Walzer's next two ideologies come from the right:
ù The good life is available through the marketplace where consumers choose among a number of options. Personal choices are the key, regardless of what that choice is, it's the ability to make a choice that counts (p. 128). Protecting the marketplace, he notes, requires state action but it doesn't require citizenship (p. 129).
ù The good life is set in the nation, "within which we are loyal members, bound to one another by ties of blood and history" (p. 130). However, this ideology requires little more than rituals and vicarious participation in community (p. 131).
None of these ideologies, Walzer argues, is sufficient because they all "miss the complexity of human society, the inevitable conflicts of commitment and loyalty" (p. 132). The ideology of civil society is not so much a fifth alternative as it is a corrective to the other four. It is "a liberal version of the four answers, accepting them all, insisting that each leave room for the others, therefore not finally accepting any of them" (p. 132). Kemmis' vision of the "good life" does just that.
Walzer (1998) concludes: "Civil society is tested by its capacity to produce citizens whose interests, at least sometimes, reach farther than themselves and their comrades, who look after the political community that fosters and protects the associational networks" (p. 140). Accepting this conclusion brings this discussion back full circle to the complementary ideas of public conflict resolution and civic journalism. If citizens need to look beyond themselves, it is because their personal interests are not always perfectly aligned. Conflict is the result. To resolve it, citizens need to communicate. Civic journalism and public conflict resolution have been independently experimenting with new ways to facilitate communication and mediate conflict; independently, both have the potential to enhance civic life and provide a way to work toward "the good life." Civic journalism can help provide the public sphere where decision-making can move out of a competitive, individual rights-based model and into a public judgment mode, where visions of a common good can be realized. Public conflict resolution models provide complementary philosophies as well as practical guidance through the thickets of mediation and facilitation processes. Together, however, these two transformative models of professional practice have even greater potential for enhancing community and enriching civil society.
Civic journalism's potential in public conflict resolution
One way to look at civic journalism's potential to assist in public conflict resolution is consider again the various models of public conflict resolution theory and identify the points at which a different role for the media might be constructive.

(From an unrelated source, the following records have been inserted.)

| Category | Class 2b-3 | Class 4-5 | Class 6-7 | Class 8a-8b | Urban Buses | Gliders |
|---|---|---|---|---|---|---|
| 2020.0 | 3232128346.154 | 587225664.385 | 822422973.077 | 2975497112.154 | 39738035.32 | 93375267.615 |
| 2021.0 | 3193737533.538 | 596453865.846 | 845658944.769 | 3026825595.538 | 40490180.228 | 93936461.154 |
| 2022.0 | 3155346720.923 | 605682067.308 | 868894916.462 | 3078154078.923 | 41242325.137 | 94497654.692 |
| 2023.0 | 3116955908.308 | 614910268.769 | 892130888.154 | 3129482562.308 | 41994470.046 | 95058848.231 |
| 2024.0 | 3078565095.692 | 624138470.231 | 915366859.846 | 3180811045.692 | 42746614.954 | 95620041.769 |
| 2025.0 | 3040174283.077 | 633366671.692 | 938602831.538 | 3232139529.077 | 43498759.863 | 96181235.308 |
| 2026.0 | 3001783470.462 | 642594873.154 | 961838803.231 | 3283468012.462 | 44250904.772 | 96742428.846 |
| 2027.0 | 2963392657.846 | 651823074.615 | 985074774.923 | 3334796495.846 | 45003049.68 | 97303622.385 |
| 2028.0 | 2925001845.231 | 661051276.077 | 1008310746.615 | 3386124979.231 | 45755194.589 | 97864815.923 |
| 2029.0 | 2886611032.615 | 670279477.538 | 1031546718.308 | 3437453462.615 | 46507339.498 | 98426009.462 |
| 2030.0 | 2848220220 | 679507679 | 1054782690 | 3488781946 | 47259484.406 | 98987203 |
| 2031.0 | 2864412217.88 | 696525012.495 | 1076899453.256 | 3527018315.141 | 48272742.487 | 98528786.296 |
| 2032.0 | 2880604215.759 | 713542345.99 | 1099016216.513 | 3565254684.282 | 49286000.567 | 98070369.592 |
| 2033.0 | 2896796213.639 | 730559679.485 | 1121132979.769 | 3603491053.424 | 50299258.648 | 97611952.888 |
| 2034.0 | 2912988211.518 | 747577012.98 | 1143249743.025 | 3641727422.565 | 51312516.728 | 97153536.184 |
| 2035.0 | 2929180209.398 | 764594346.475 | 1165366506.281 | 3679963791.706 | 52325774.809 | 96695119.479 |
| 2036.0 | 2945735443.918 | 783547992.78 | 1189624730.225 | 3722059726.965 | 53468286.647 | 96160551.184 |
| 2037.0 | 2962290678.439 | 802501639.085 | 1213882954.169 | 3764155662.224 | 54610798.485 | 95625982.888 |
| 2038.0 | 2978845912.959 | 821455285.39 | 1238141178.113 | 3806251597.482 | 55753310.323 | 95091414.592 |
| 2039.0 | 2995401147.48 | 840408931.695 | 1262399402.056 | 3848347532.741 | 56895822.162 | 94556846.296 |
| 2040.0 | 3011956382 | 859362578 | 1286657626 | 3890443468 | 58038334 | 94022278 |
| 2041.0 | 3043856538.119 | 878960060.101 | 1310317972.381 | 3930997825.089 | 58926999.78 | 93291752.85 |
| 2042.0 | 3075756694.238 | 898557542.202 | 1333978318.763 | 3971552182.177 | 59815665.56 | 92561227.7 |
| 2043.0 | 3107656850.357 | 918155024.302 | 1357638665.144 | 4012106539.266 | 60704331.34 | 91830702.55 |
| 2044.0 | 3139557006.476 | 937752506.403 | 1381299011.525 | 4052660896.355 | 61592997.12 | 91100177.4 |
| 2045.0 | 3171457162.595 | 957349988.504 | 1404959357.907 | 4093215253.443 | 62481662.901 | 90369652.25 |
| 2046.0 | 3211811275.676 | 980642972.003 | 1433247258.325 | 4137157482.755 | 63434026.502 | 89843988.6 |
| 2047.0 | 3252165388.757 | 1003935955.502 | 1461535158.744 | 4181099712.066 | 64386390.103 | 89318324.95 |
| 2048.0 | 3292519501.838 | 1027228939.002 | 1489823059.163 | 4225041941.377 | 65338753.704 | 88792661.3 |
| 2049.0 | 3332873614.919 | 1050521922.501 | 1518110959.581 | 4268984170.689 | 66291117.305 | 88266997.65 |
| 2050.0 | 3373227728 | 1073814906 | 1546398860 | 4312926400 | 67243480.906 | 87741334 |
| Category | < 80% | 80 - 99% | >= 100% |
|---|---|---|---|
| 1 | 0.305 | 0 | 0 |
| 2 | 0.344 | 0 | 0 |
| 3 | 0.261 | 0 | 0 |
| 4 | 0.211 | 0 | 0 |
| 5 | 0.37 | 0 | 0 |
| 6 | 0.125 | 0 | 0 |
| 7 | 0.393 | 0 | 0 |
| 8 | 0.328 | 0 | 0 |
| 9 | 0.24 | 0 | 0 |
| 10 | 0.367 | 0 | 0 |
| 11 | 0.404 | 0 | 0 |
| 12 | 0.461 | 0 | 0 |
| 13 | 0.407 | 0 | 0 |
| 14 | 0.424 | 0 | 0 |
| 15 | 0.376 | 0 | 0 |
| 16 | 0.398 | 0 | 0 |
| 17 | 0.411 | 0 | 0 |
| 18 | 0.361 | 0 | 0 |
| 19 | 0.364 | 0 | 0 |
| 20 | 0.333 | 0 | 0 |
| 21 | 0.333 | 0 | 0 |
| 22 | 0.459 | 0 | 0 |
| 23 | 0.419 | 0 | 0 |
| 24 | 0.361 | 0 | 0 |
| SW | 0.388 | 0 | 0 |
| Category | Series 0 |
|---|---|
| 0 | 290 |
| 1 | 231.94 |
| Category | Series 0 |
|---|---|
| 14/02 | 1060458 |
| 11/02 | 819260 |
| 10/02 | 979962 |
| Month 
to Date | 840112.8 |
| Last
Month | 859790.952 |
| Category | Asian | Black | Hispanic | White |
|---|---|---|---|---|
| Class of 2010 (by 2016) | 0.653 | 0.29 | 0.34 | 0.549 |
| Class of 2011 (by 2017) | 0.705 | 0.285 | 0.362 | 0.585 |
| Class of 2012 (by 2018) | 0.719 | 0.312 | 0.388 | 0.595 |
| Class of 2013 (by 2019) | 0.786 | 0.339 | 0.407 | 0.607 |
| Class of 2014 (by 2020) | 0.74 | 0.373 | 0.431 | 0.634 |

Lewicki et al. (1994) describe shared mental models and a number of perceptual and structural issues that all owe at least something to media framing, not only of specific issues but of the overall possibility of finding common ground. Civic journalists attempt to frame issues as solvable problems and downplay sensationalist accounts of conflict, while highlighting areas of public agreement-even if the agreement is simply recognition of a public problem. This approach, practiced widely and consistently, could do much to provide a problem-solving context for specific issues. Pruitt and Rubin's (1986) conflict escalation curve and the conflict spiral described by Carpenter and Kennedy (1988) both describe ways that positions harden, issues balloon from the specific to the general, communication stalls and perceptions become distorted. Media coverage that highlights conflict and fails to describe the developing areas of resolution simply exacerbates the dispute; conversely, media coverage, such as the model suggested by Honeyman (1999), can help support the process and contribute to problem-solving in the future: "Even when the main subject of the article has to be the substance of a particular dispute, or of its settlement, a sidebar note on 'how it got there' could be valuable in explaining the context," Honeyman says, and adds:
Most stories treat . . . negotiations as if they were inexorable bilateral processes-rather than the product of carefully managed work involving a third party. . . . If journalists continue to fail to outline the dimensions of dispute resolution, this limits consumer choice. What's more, the void of information in the media about dispute resolution adversely affects communities' ability to generate social capital. People are less likely to volunteer time or think up new approaches to a movement that their local media seem to think insignificant.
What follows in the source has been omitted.